Other proposals under discussion on the panel included the EU’s proposed cap on gas prices, which Kevin McClear, president, ICE Clear US, described as being one of the most concerning discussions taking place in Europe.

“We can understand the concern to try and protect consumers from high energy prices coming out of the Russian war in Ukraine, but fundamentally price caps do not work for the exchange model or the cleared model,” he said.

“Our markets depend on the natural balance between supply and demand. When you impose artificial price limits, you disrupt that basic economic function, and it puts a clearinghouse in an untenable position. How do you mark your market to the market if you have artificial price limits? How do you manage your margin models? How do you determine the prices that go into your dynamic margin models? And then what about in the event of a default? How do you manage a default?” he said.

“There are a lot of issues coming out of the discussion around price caps and we have been discussing with policymakers the damage that price caps can do to a market economy.”

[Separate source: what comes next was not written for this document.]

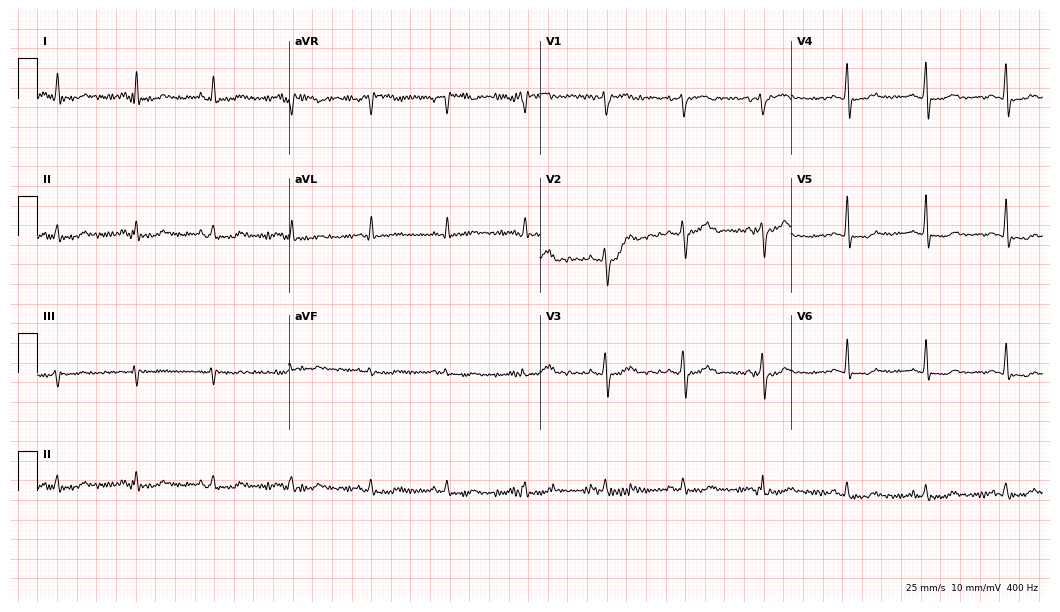
Resting 12-lead electrocardiogram. Patient: a woman, 58 years old. None of these six findings is recorded: first-degree AV block, right bundle branch block, left bundle branch block, sinus bradycardia, atrial fibrillation, sinus tachycardia.
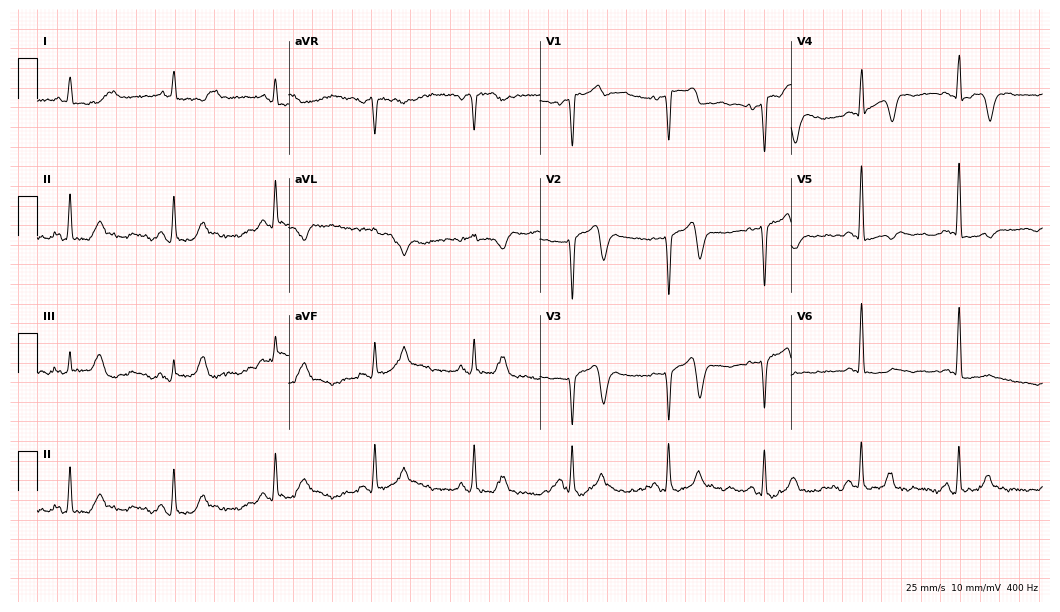
Standard 12-lead ECG recorded from a 69-year-old male patient (10.2-second recording at 400 Hz). None of these six findings is recorded: first-degree AV block, right bundle branch block (RBBB), left bundle branch block (LBBB), sinus bradycardia, atrial fibrillation (AF), sinus tachycardia. Findings outside these six are not listed.

Suzanne Sprague, senior managing director, global head of clearing and post-trade services, at CME Group agreed with McClear on the issue of price caps, which could potentially see a shift of trading activity from exchanges to the more opaque OTC market.

“The purpose of central clearing and central limit order books is price discovery. If you start interfering and putting controls in place with that process, you disrupt the incentives that should be in place for essentially cleared markets,” Sprague said.